Working Lives covers geologists and their work covering 50 years, 1100 years of industry experience over 111 pages and is depicted in a book published in 2019 – ‘Working Lives’ compiled by three of that cohort, Bill Koppe, Peter Hayden and Bill Turner, with editorial support from Perth-based resources geologist Barry Avery.
The cover photograph shows a long-wheelbase Landrover up to its radiator in water during a river crossing in the DRC (Democratic Republic of Congo).
The foreword, written by Professor Sue Golding of the School of Earth and Environmental Sciences, University of Queensland (who was also one of the cohort) reinforces positive messages given by the 23 authors and notes: “The resources industries in Australia have seen spectacular growth since the 1970s with new resources and technologies such as coal seam gas and carbon capture and storage, provided a wider range of employment options for geoscience graduates. Opportunities for Australian geologists to work globally and increased emphasis on the environmental and social impacts of mining and production further expanded the employment options for geology/earth science graduates.” This is also shown in the course Earth Custodians
The idea of a book was conceived at one of the UQ geology class of 1967/1969 reunions a few years ago. At this event it was felt that stories from geologists might offer valuable insights for students to contemplate a career in geology, as well as some useful ideas for geology students about to graduate. The book cobbles together the stories of nearly two dozen geologists, all of whom went on to pursue different types of interesting and challenging careers involving the earth sciences, most of them in the field of economic geology.
Their stories, written from the heart are told in straightforward and often humorous individual styles and encapsulate geological experiences from the dawn of two post-war booms – and several busts – of the mineral resource cycles. These stories are intertwined within the spectacular growth, diversification and technical innovation that has characterised the Australian resources sectors over the last 50 years, and made it world-class with a presence now in many countries around the world.
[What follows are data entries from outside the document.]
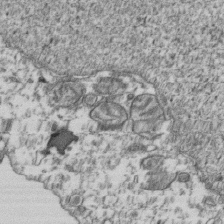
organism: Human
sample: Activated Jurkat CD4+ T cells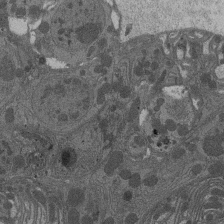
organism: Drosophila
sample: Antenna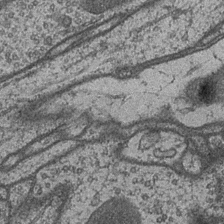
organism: Drosophila
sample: Optic medulla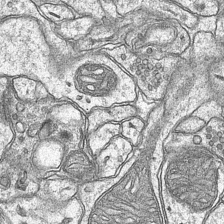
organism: Mouse
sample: CA1 Hippocampus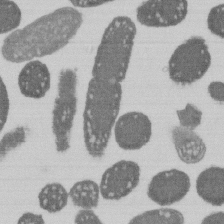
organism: E. coli
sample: Bacterial nucleoid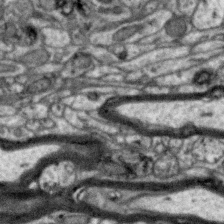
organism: Zebra finch
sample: Brain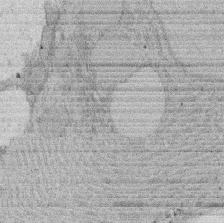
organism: Rat
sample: Salivary granule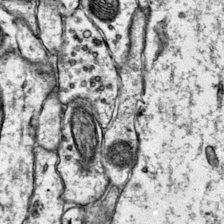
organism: Mouse
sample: Primary visual cortex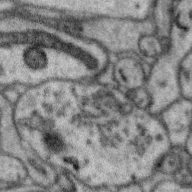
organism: Zebra finch
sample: Brain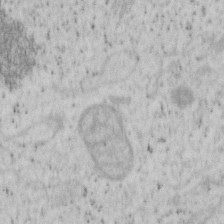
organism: Human
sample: HeLa cells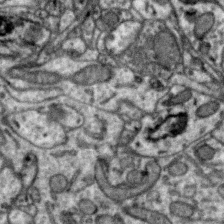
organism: Zebra finch
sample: Brain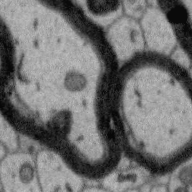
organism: Zebra finch
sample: Brain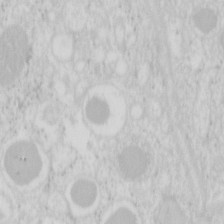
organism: Mouse
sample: Pancreas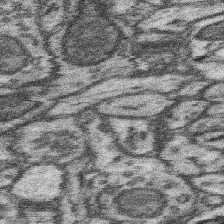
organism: Mouse
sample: Somatosensory cortex neuropil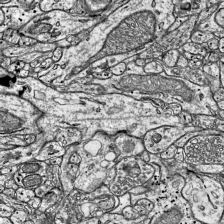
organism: Mouse
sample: Visual Cortex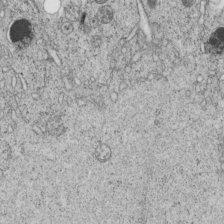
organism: C. elegans
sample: C. elegans embryo early stage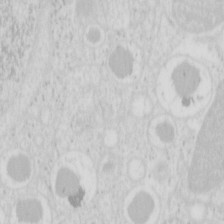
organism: Mouse
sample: Pancreas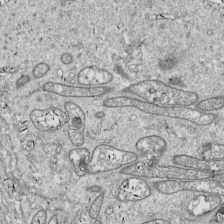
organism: Drosophila
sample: Cell division; meiosis; drosophila spermatocytes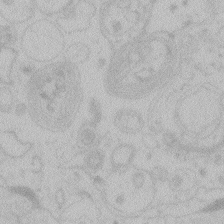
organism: Zebrafish
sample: Macrophage infected with Toxoplasma gondii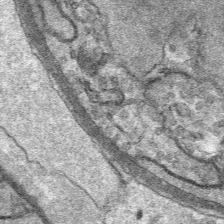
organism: Mouse
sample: Mouse Salivary gland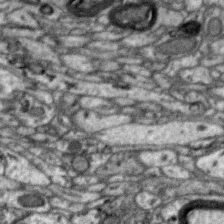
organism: Zebra finch
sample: Brain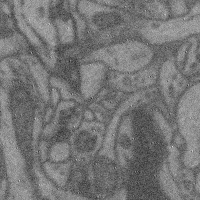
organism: Mouse
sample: Cerebral cortex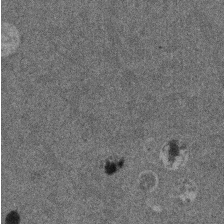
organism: Mouse
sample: Dividing mouse embryo 1 cell stage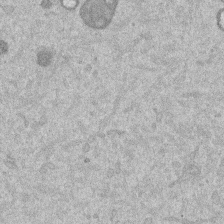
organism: Mouse
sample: Dividing mouse embryo 1 cell stage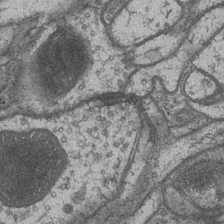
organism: Drosophila
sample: Optic medulla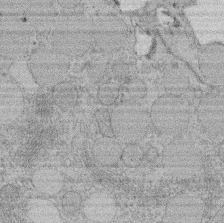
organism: Rat
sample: Salivary granule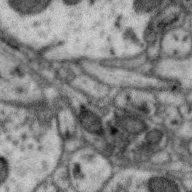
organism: Zebra finch
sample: Brain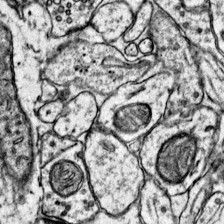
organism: Mouse
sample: Primary visual cortex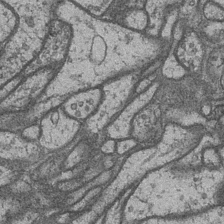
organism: Drosophila
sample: Optic medulla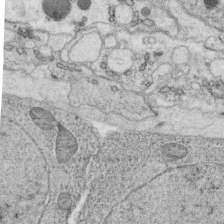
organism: C. elegans
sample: C. elegans oocyte; sperm cells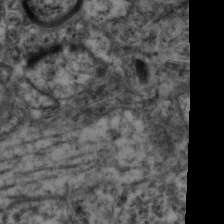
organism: Mouse
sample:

Apart from compilers Bill Koppe, Peter Hayden and Bill Turner, the other 20 stories come from Daud (Brian) Batchelor, Lindsay Bottomer, David Brunt, Neil Clifford, Barry Cotton, Leonard Cranfield, Alan Davies, Geoff Eupene, John Feros, Andrew Graham, Peter Gregory, Neil Krosch, Hamish Paterson, Nev Robinson, Peter Robinson, Roger Scott, John Siemon, Phil Smart, Eric Streitberg and Peter Vickerson.
As noted in the Introduction (part1) -“However, it was not always an easy road to success; many of their paths were potholed with retrenchment, collapsing companies, downsizing or they were victims of global downturns in the minerals industry as a result of depressed metal prices. Commonly, it was a case of where one door slammed shut on the progress of their careers, so another opened. Or in times of hardships, some turned to furthering their studies or adding to their qualifications to better position themselves for the next phase of their work in the industry”. Overwhelmingly, the members of the cohort are glad they chose to study geology, as it has enriched their appreciation of the natural world, added to their enjoyment of traveling through it, and given them the sense of accomplishment that comes from involvement in the discovery and development of economically important resources.
Publication details and purchase of the book
Design and publication of ‘Working Lives’ was done by that stalwart friend of the mining industry in print, Hesperian Press, which is based in Perth. Working Lives, ISBN 978-0-85905-731-8, costs $30.00 plus $8.55 post Australia wide. Send your delivery details to firstname.lastname@example.org and pay by bank direct, see www.hesperianpress.com and details under ‘order.’ Copies may also be picked up from the Hesperian office in Perth, see the website for more details.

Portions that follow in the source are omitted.